| name | loom-code-migration |
| description | Strategies and patterns for safe code migrations and upgrades. Use when upgrading frameworks, migrating between technologies, handling deprecations, planning incremental rollouts, or applying automated codemods. |
| triggers | ["migration","migrate","upgrade","version upgrade","breaking change","deprecation","codemod","codemods","AST transformation","jscodeshift","ts-morph","comby","ast-grep","framework migration","database migration","schema migration","expand contract","parallel change","legacy code","modernize","modernization","rollback","strangler fig","blue-green deployment","canary release","shadow mode","parallel run"] |
Code Migration
Overview
Move a codebase between versions, frameworks, technologies, or schemas while keeping it shippable and reversible at every step. Distinct from /loom-refactoring (behavior-preserving, internal) — a migration deliberately changes what runs, so it needs a parity harness and a rollback path.
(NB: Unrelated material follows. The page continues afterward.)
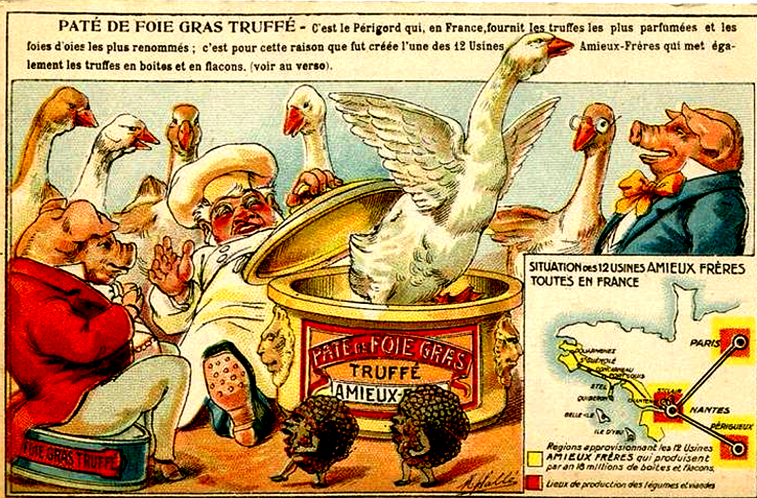 Paté de foie gras truffé

The mandate: never big-bang
A big-bang cutover (rewrite in a branch, flip everything at once) fails because the blast radius equals the whole system, the parity gap is unmeasured until launch, and rollback means reverting weeks of work under fire. Every migration step must be independently deployable and independently reversible. If you can't ship the current step to prod and roll just it back, the step is too big.
Canonical incremental playbook
Every strategy below is an instance of this loop. Internalize the loop, not the individual recipes.
1. PARITY HARNESS Pin current behavior: characterization/snapshot tests, or a
live shadow-compare of old vs new. You cannot migrate safely
what you cannot measure.
2. SEAM Insert an indirection point you can route through:
branch-by-abstraction (interface), adapter, or strangler proxy.
3. BUILD NEW Implement the new path behind the seam. Old path still serves.
4. ROUTE Shift traffic incrementally behind a flag:
shadow → canary(1%) → gradual(5→25→50→100%). Fallback to old on error.
5. VERIFY Compare old vs new continuously (results, latency, error rate,
business metrics). Gate each ramp on match rate + health.
6. CUT OVER New path is sole path at 100%.
7. CONTRACT Delete the old path, the seam, flags, and shims. Migration isn't
done until the scaffolding is gone.
Keep a rollback point before each irreversible-ish action (§Rollback). Reversibility is the property that makes the loop safe.
Core patterns
Strangler fig — replace a system route-by-route
A façade/proxy sits in front; requests for migrated routes hit the new system, everything else proxies to the legacy one. Migrated surface grows until the legacy system is fully "strangled," then removed.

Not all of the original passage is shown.